To use the Law of Sines to find side \( a \) in the triangle where \( m\angle C = 38° \) and side \( c = 22 \text{ mi} \), we start by noting that to apply the Law of Sines, we typically look for the relationship between the sine of the angles and the lengths of the opposite sides.

In this case, we also need to know the angle opposite to side \( a \). However, since angle \( C = 38° \) is given, we can deduce that angle \( A + B + C = 180° \). Assuming that we can derive or are given another angle (or can deduce it), then we would set up the Law of Sines as follows:

\[ \frac{a}{\sin A} = \frac{c}{\sin C} \]

This yields:

\[ \frac{a}{\sin A} = \frac{22 \text{ mi}}{\sin 38°} \]

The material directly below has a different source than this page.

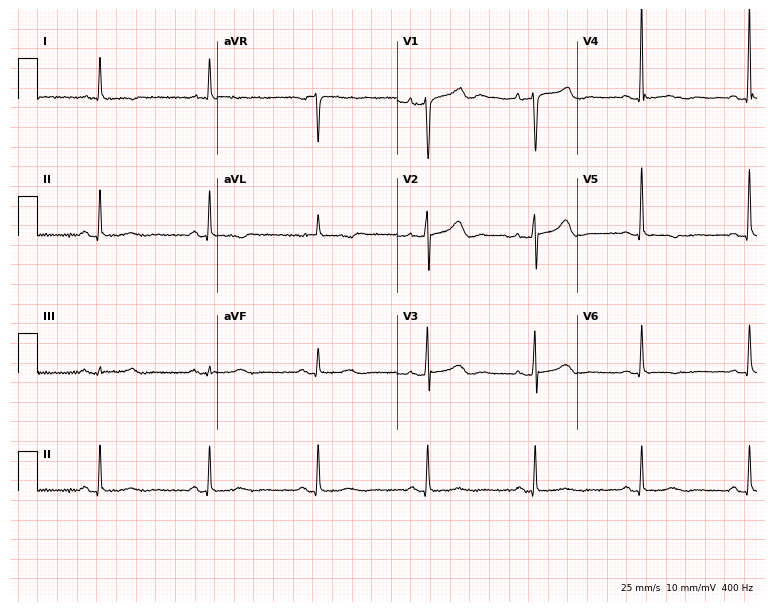
12-lead ECG (7.3-second recording at 400 Hz) from an 81-year-old woman. Screened for six findings — first-degree AV block, right bundle branch block, left bundle branch block, sinus bradycardia, atrial fibrillation, sinus tachycardia — none is recorded.
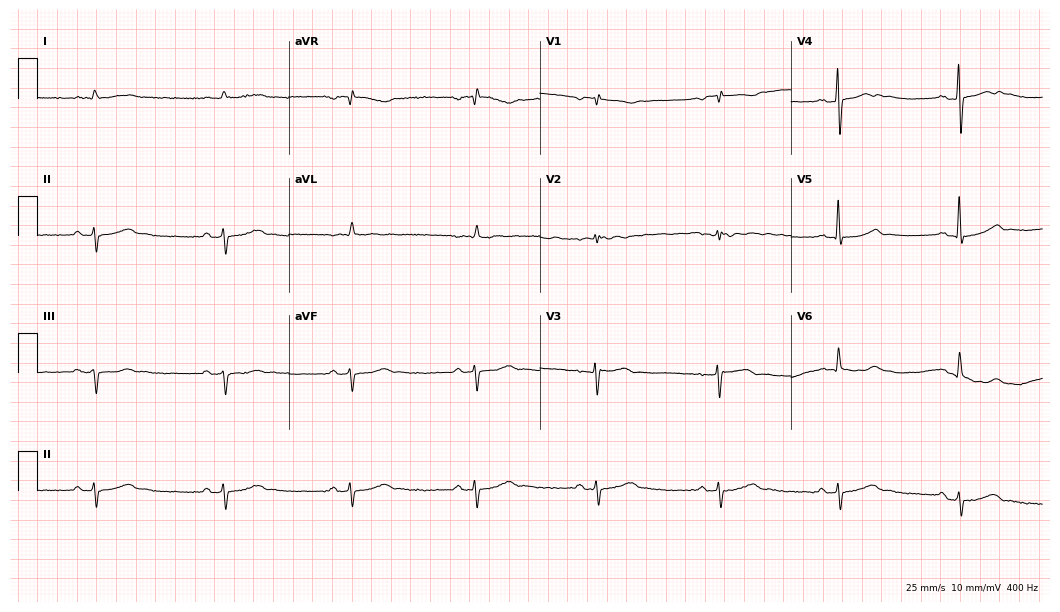
12-lead ECG (10.2-second recording at 400 Hz) from a man, 76 years old. Screened for six findings — first-degree AV block, right bundle branch block (RBBB), left bundle branch block (LBBB), sinus bradycardia, atrial fibrillation (AF), sinus tachycardia — none is recorded.

From this equation, we can isolate \( a \):

\[ a = \frac{22 \text{ mi} \cdot \sin A}{\sin 38°} \]

However, based on the original question's options, we can find the correct format to represent the Law of Sines based on the responses listed.

Considering the responses you provided, the correct equation based on \( m∠C = 38° \) and side \( c = 22 \text{ mi} \) would involve \( \sin 38° \) with \( a \):

Thus, the answer can be represented as:

\[ \frac{\sin 38°}{22 \text{ mi}} = \frac{\sin A}{a} \]

This suggests that:

The correct response should be:

\(\sin 38° / 22 mi. = \sin 90° / a\)

This implies that the angle \( A \) being opposite to side \( a \) must be \( 90° \), meaning we are dealing with a right triangle for this particular option.